# Brightest LED reverse light that doesn't require a relay?



## justgeorge (Mar 7, 2008)

Hi guys,
Late last year I bought a Backup Buddy, love it, but this year I'm adding salting and so the BB won't work. Looking at rigging up a stake pocket mount using a stake pocket tie down (found that using the search) and I'd like to just wire into the reverse lights. I don't see me needing to turn them on except in reverse.

I really like the looks of the SoundOff Par 36 1000 lumen lights, but this part of the installation instructions doesn't do much for me:

"See diagram below for required electrical
connections. Connect the RED wire to
+Vdc through a customer supplied 5A
fuse and switch. Connect the BLACK wire
to a reliable ground."

Does that mean it can be wired to the reverse lights using a 5A inline fuse? Not really using a switch. 

If not, what would be a bright LED light that could just be wired to the reverse lights?

Thanks


----------



## justgeorge (Mar 7, 2008)

OK I just read all 9 pages of the "DDM lighting" thread and saw a post in there that they don't require a relay. So that probably answered my question.


----------



## Hubjeep (Jan 9, 2002)

justgeorge;1354016 said:


> OK I just read all 9 pages of the "DDM lighting" thread and saw a post in there that they don't require a relay. So that probably answered my question.


Correct, no relay needed.


----------



## Invapd (Oct 25, 2011)

Which Back up Buddy do you have? Would you want to sell it?


----------



## justgeorge (Mar 7, 2008)

Invapd,
Just sent you a "visitor message", couldn't find where to send you a PM (probably because you're new to the site).


----------



## Dissociative (Feb 28, 2007)

i got a pair of extra steak pocket tie downs...if ya haven't bought already...bought 4 for a 2 light project. 

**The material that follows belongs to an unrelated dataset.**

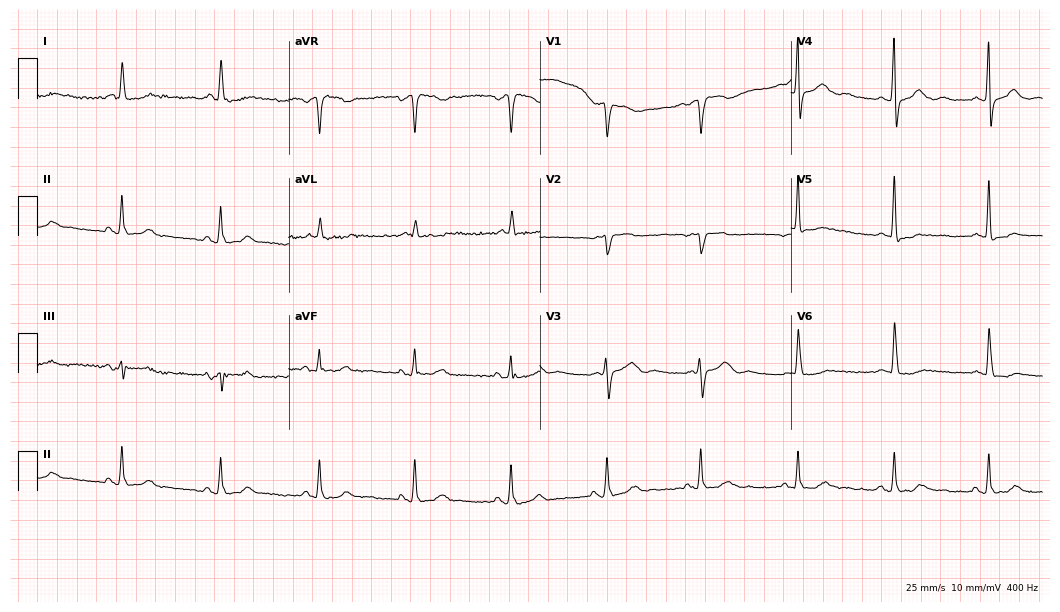
12-lead ECG from a female patient, 50 years old. Screened for six findings — first-degree AV block, right bundle branch block, left bundle branch block, sinus bradycardia, atrial fibrillation, sinus tachycardia — none is recorded. Findings outside these six are not listed.

building a quick 3 way switch harness with relay is not hard at all....

switch works like 

UP = lights on in any gear
CENTER = no lights in any gear
DOWN = lights on in REVERSE only...

its very easy to build...one relay and one switch....some wire...

email me


----------



## justgeorge (Mar 7, 2008)

Thanks picked up the stake pockets at Tractor Supply today, $4 each. Ordered the lights (decided to go with the Ebay version of the HDD 1350 lumen lights), $76 includes 2-day UPS shipping for 2 lights.

The more I think about it I might give the relay and switch a try - I might be blinding my neighbors when I back out of my driveway, probably would be handy to turn them off now and then. I'll email you. I'll be running wires along the frame and into the cab anyway to install the spreader controls what's a couple more wires?

thanks


----------



## 4700dan (Nov 20, 2008)

justgeorge;1354613 said:


> Thanks picked up the stake pockets at Tractor Supply today, $4 each. Ordered the lights (decided to go with the Ebay version of the HDD 1350 lumen lights), $76 includes 2-day UPS shipping for 2 lights.
> 
> The more I think about it I might give the relay and switch a try - I might be blinding my neighbors when I back out of my driveway, probably would be handy to turn them off now and then. I'll email you. I'll be running wires along the frame and into the cab anyway to install the spreader controls what's a couple more wires?
> 
> thanks


Where is the ebay page you found your lights at, thanks


----------



## justgeorge (Mar 7, 2008)

http://cgi.ebay.com/ws/eBayISAPI.dll?ViewItem&item=280761486893&ssPageName=ADME:L:OC:US:1123

This listing is for the spot version but he has the flood version too. He told me just to request the flood version at checkout.


----------



## 02powerstroke (Nov 7, 2006)

wish I saw that auction prob take me a month to get them from ddm tuning.


----------



## Kwise (Sep 24, 2009)

Have you received the lights yet? Seems too good of a deal to be true. Let me know what you think of them. What brand are they?


----------



## justgeorge (Mar 7, 2008)

Kwise;1358204 said:


> Have you received the lights yet? Seems too good of a deal to be true. Let me know what you think of them. What brand are they?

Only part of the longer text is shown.